→ **Exercise data**:
-------------------------

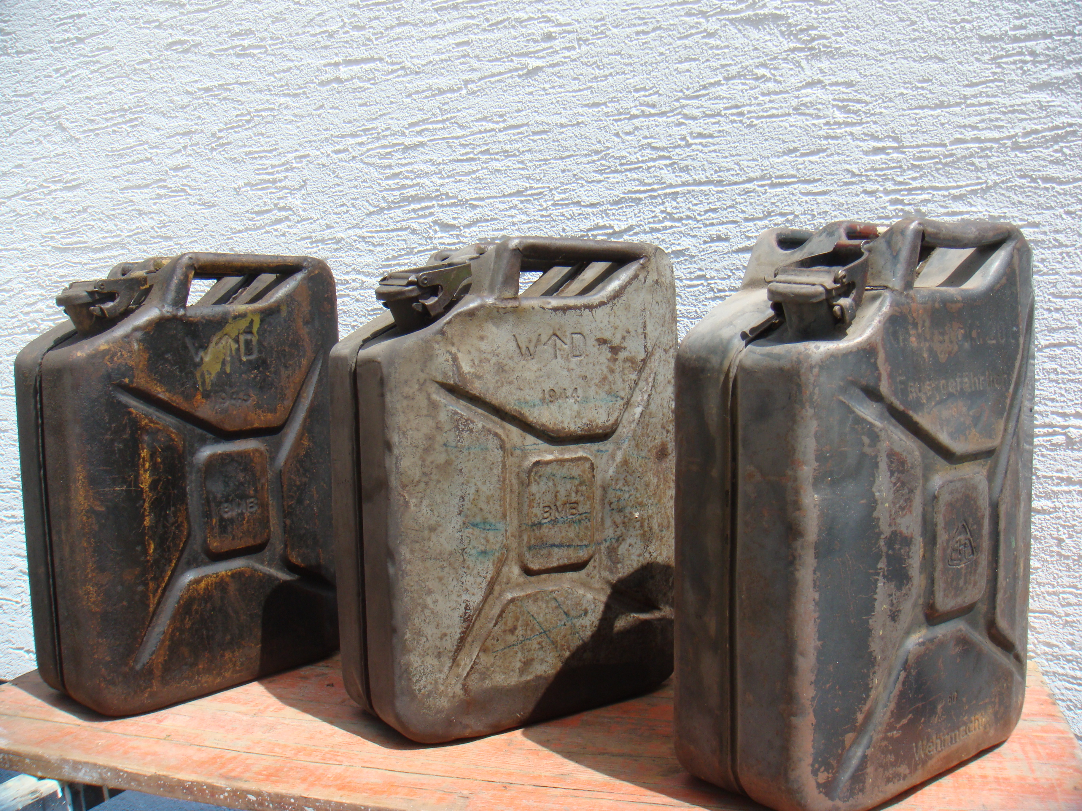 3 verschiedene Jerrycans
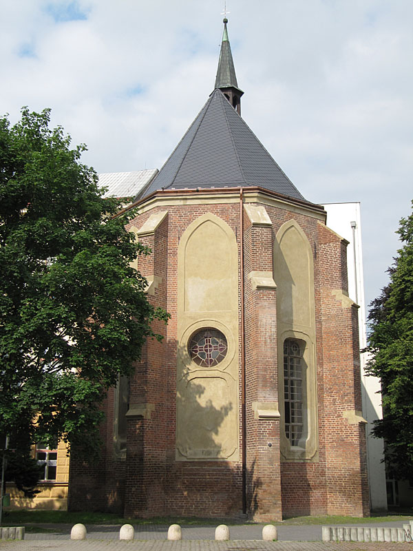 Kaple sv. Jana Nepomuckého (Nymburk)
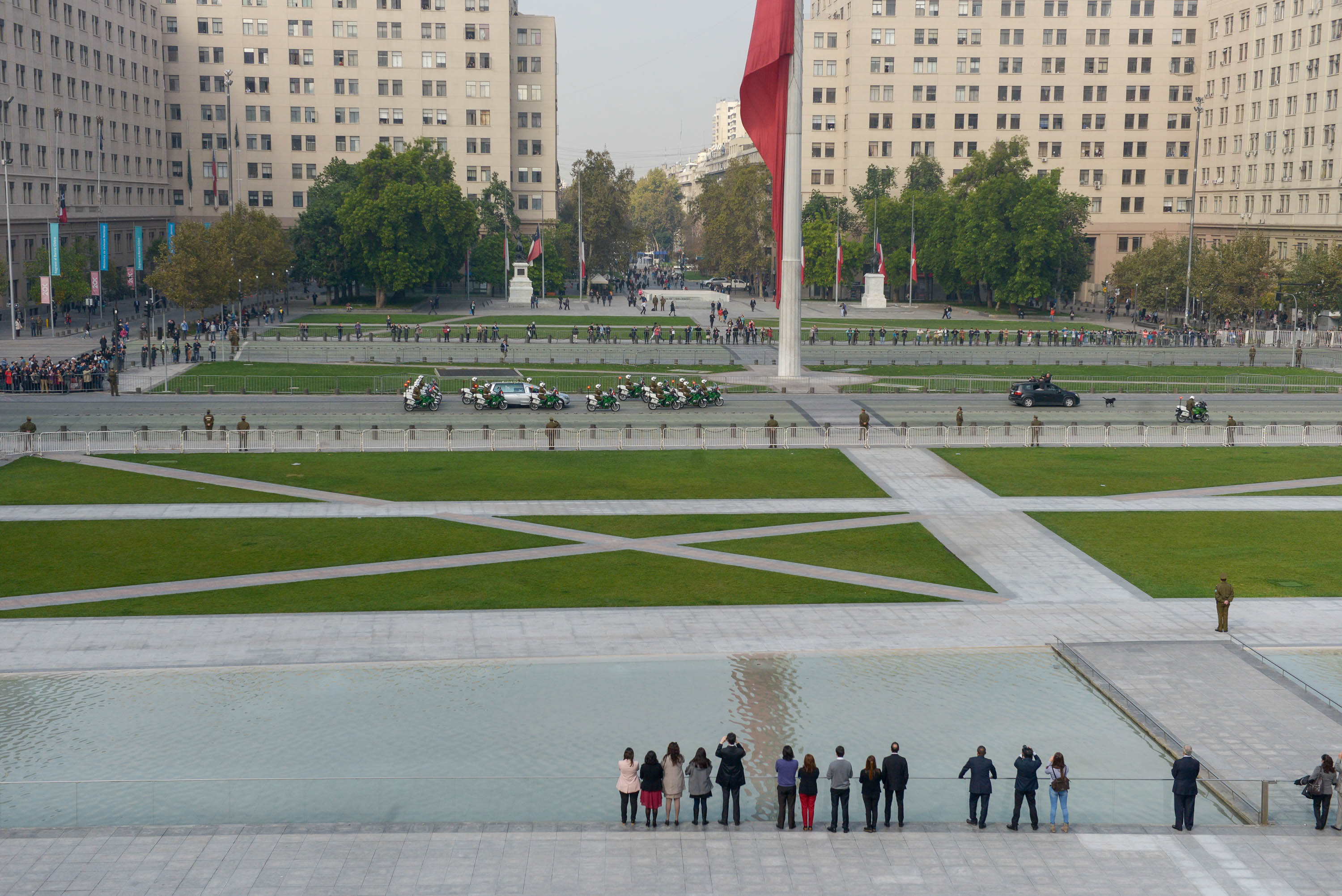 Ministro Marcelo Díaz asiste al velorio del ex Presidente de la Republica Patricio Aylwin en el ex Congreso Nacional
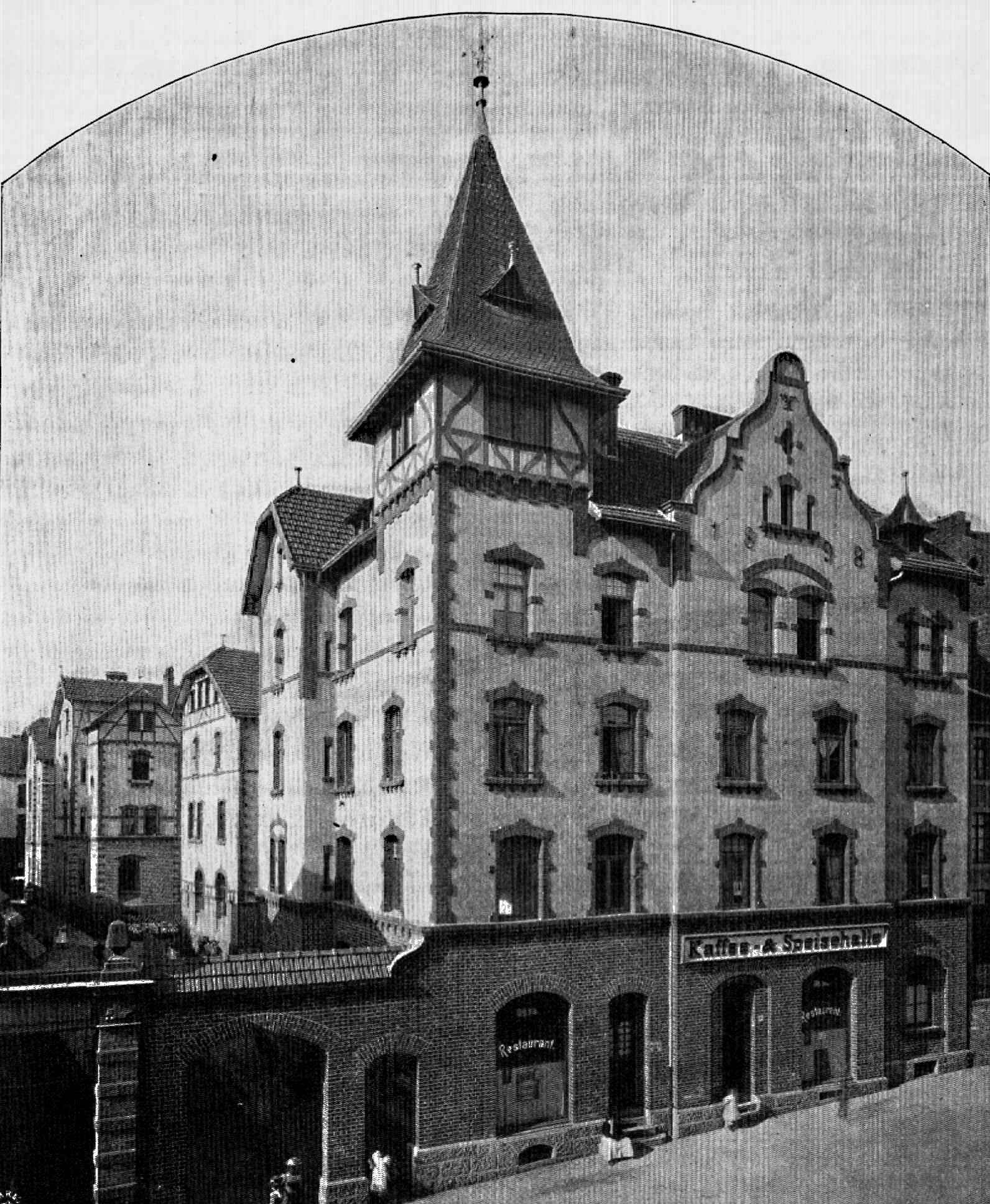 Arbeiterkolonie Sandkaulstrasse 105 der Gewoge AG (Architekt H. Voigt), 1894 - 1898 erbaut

-------------------------

→ **Your objective**:
Reproduce the listing word for word. Do not carry over the pictures.

→ **Answer space**:
 3 verschiedene Jerrycans
 Kaple sv. Jana Nepomuckého (Nymburk)
 Ministro Marcelo Díaz asiste al velorio del ex Presidente de la Republica Patricio Aylwin en el ex Congreso Nacional
 Arbeiterkolonie Sandkaulstrasse 105 der Gewoge AG (Architekt H. Voigt), 1894 - 1898 erbaut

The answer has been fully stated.